The Cranston City Planning Commission took up a contested preliminary-plan review for the Natick Avenue solar project, where technical revisions and longstanding neighborhood opposition dominated nearly the entire meeting.
Applicant engineers confirmed the proposed array’s output is 6.25 megawatts (AC) while previously cited 8.1 MW represented the DC rating; panel count fell from 16,200 to 14,280 due to higher-efficiency panels. The project team said they switched to a screw-driven foundation system that reduces the need for deep blasting in many parts of the site, but acknowledged limited blasting will still be required where outcrops occur.
Commissioners and residents pressed the applicant on stormwater, permitting and public-safety issues. The engineer said the controlling stormwater reports date to 2019–2020 and follow Rhode Island DEM guidance; the applicant has filed for an updated DEM permit after the prior permit recently expired and expects renewal before final plan approval. The team presented a network of stone infiltration basins and trenches and an estimated inspection/maintenance cost of roughly $23,000 per year; they said inspection reports are submitted to DEM and can be provided to city staff on request.
Blasting and proximity to a high-pressure Tennessee Gas / Kinder Morgan pipeline featured prominently. Applicant witnesses said blasting near the pipeline will follow the pipeline owner’s handbook and state fire-marshal regulations, that utility review is triggered within 300 feet, and that, in practice, blasting within 100 feet is generally avoided as uneconomic. Construction manager David Punchak said targeted blasts typically require drilled holes (6–8 feet) and that blasting is used mainly to remove surface outcrops rather than to excavate deeply across broad areas.
Landscape testimony focused on 14 sight-line transects and a supplemental planting plan. Landscape architect John Carter said transects were drawn from representative ground-floor viewpoints (not second-floor windows), that proposed shrubs and trees are shown at planting height (evergreens 5–8 ft; deciduous 8–10 ft), and that the project will add supplemental plantings and opaque slats in the chain-link fence in areas where buffers are thin. Carter and applicant counsel noted maintenance guidelines and replacement provisions; the applicant offered periodic post-construction inspections and discussed bonding to ensure long-term buffer health.
Scores of neighbors testified, raising recurring concerns: (1) the accuracy of the transects and whether they capture second-floor sightlines; (2) noise, traffic and road safety on narrow Natick Avenue during construction; (3) potential damage to wells, septic systems and barns from blasting; (4) flooding and altered runoff after tree clearing; and (5) property-value impacts. Neighbors’ attorney asked the commission to deny or delay action, alleging undisclosed changes to the project footprint and raising questions about interconnection filings with ISO New England and Rhode Island Energy.

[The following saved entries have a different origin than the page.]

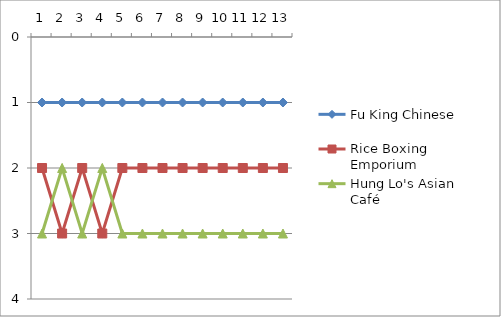
| Category | Fu King Chinese | Rice Boxing Emporium | Hung Lo's Asian Café |
|---|---|---|---|
| 0 | 1 | 2 | 3 |
| 1 | 1 | 3 | 2 |
| 2 | 1 | 2 | 3 |
| 3 | 1 | 3 | 2 |
| 4 | 1 | 2 | 3 |
| 5 | 1 | 2 | 3 |
| 6 | 1 | 2 | 3 |
| 7 | 1 | 2 | 3 |
| 8 | 1 | 2 | 3 |
| 9 | 1 | 2 | 3 |
| 10 | 1 | 2 | 3 |
| 11 | 1 | 2 | 3 |
| 12 | 1 | 2 | 3 |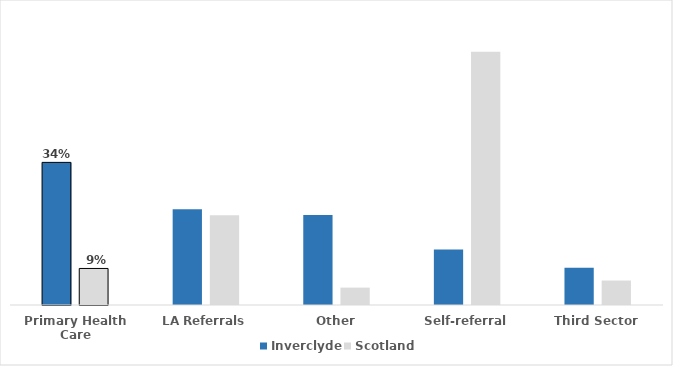
| Category | Inverclyde | Scotland |
|---|---|---|
| Primary Health Care | 0.338 | 0.087 |
| LA Referrals | 0.227 | 0.213 |
| Other | 0.214 | 0.041 |
| Self-referral | 0.132 | 0.601 |
| Third Sector | 0.088 | 0.058 |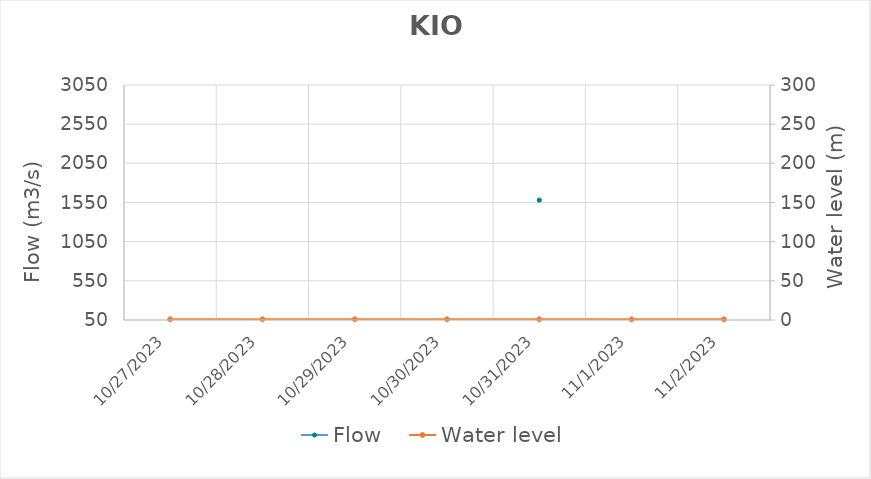
| Category | Flow |
|---|---|
| 7/20/23 | 639.81 |
| 7/19/23 | 656.78 |
| 7/18/23 | 679.71 |
| 7/17/23 | 692.48 |
| 7/16/23 | 698.58 |
| 7/15/23 | 673.88 |
| 7/14/23 | 734.71 |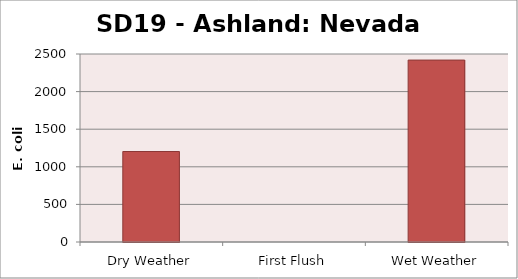
| Category | E. coli MPN |
|---|---|
| Dry Weather | 1203.3 |
| First Flush | 0 |
| Wet Weather | 2419.2 |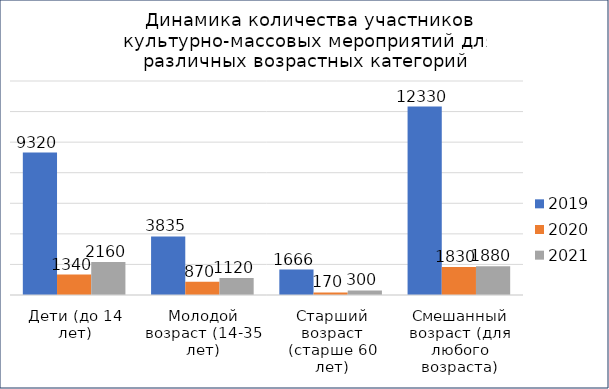
| Category | 2019 | 2020 | 2021 |
|---|---|---|---|
| Дети (до 14 лет) | 9320 | 1340 | 2160 |
| Молодой возраст (14-35 лет) | 3835 | 870 | 1120 |
| Старший возраст (старше 60 лет) | 1666 | 170 | 300 |
| Смешанный возраст (для любого возраста) | 12330 | 1830 | 1880 |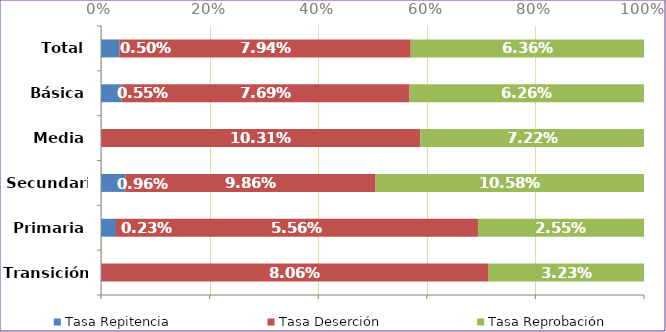
| Category | Tasa Repitencia | Tasa Deserción | Tasa Reprobación |
|---|---|---|---|
| Transición | 0 | 0.081 | 0.032 |
| Primaria | 0.002 | 0.056 | 0.026 |
| Secundaria | 0.01 | 0.099 | 0.106 |
| Media | 0 | 0.103 | 0.072 |
| Básica | 0.006 | 0.077 | 0.063 |
| Total | 0.005 | 0.079 | 0.064 |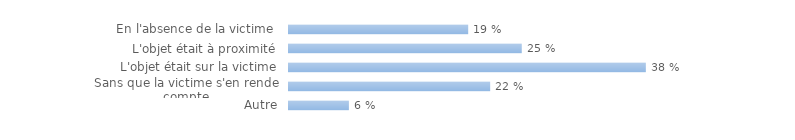
| Category | Series 0 |
|---|---|
| En l'absence de la victime  | 0.193 |
| L'objet était à proximité | 0.25 |
| L'objet était sur la victime | 0.384 |
| Sans que la victime s'en rende compte | 0.216 |
| Autre | 0.064 |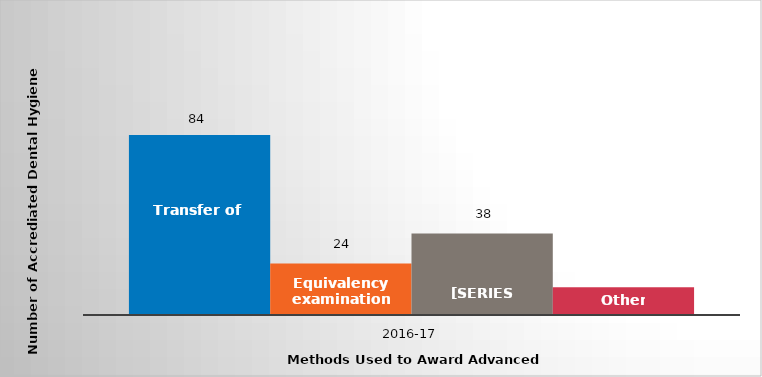
| Category | Transfer of credit | Equivalency examinations | Challenge examinations | Other |
|---|---|---|---|---|
| 2016-17 | 84 | 24 | 38 | 13 |

Applicant counsel and the project team disputed many of the opponents’ assertions, saying the revised plan responds to prior concerns (moving the access road away from the northern boundary, supplemental plantings, pollinator seed mix) and that the interconnection and permitting processes remain on established tracks. Counsel said some disputed items (for example, a potential future residential building on a different part of the larger parcel) are not part of the current application and would be handled separately.
After extensive public comment and rebuttal, the commission voted to continue the matter to its January meeting for additional staff review and commissioner questions. The motion to continue was approved with one commissioner recorded in opposition.
What’s next: the commission asked staff to post the materials submitted at the meeting and indicated it will review updated permit documentation, respond to specific technical questions on blasting, stormwater and long-term buffer maintenance, and consider whether a site visit or additional conditions (inspection reporting to city staff, bond for buffer maintenance or blasting contingency) are needed before final plan approval.